Input:
== Segment start ==

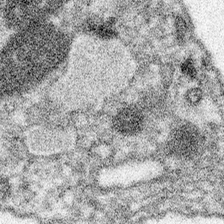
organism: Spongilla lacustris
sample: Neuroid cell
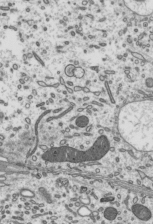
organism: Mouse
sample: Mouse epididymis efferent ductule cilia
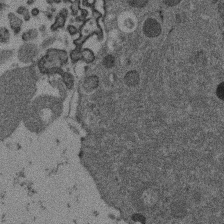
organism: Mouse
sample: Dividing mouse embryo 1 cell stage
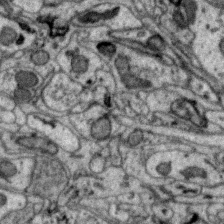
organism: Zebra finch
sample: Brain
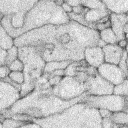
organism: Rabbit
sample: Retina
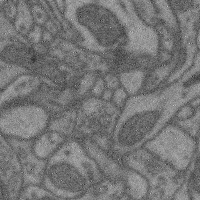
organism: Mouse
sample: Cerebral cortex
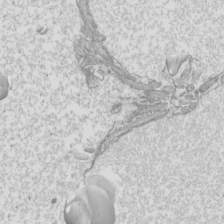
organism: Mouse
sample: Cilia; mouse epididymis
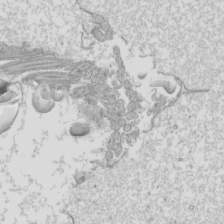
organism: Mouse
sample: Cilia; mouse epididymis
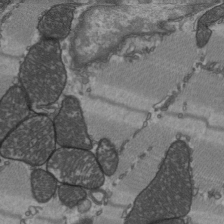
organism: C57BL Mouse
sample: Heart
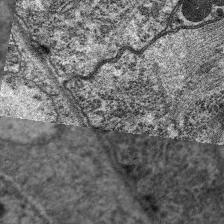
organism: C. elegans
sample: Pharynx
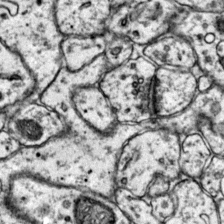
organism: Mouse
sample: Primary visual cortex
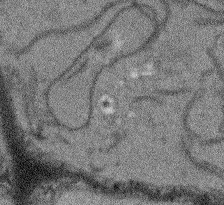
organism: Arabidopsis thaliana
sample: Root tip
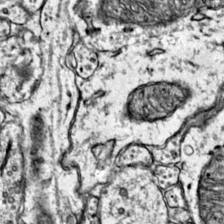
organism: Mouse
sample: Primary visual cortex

== Segment end ==
== Segment start ==

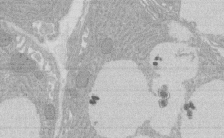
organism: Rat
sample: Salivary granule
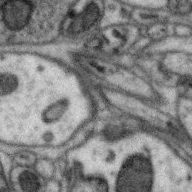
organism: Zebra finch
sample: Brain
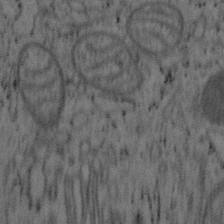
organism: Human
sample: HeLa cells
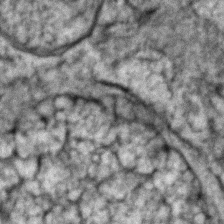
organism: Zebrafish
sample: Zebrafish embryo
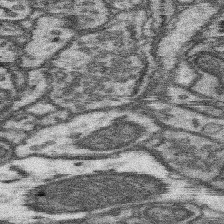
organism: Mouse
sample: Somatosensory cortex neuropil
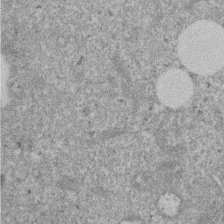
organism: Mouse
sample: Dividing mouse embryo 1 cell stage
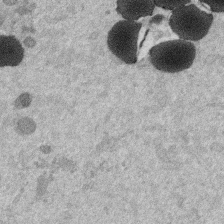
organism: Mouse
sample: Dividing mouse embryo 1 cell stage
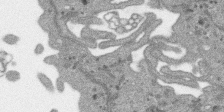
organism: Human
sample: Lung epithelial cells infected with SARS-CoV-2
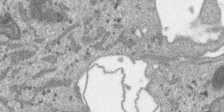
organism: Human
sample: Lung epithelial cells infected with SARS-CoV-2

== Segment end ==

Problem requirements: In the records above, find the line with "organism: Spongilla lacustris" and the line with "organism: C. elegans", then restate word for word only those two lines and all lines between, omitting pictures.

Answer space:
organism: Spongilla lacustris
sample: Neuroid cell
organism: Mouse
sample: Mouse epididymis efferent ductule cilia
organism: Mouse
sample: Dividing mouse embryo 1 cell stage
organism: Zebra finch
sample: Brain
organism: Rabbit
sample: Retina
organism: Mouse
sample: Cerebral cortex
organism: Mouse
sample: Cilia; mouse epididymis
organism: Mouse
sample: Cilia; mouse epididymis
organism: C57BL Mouse
sample: Heart
organism: C. elegans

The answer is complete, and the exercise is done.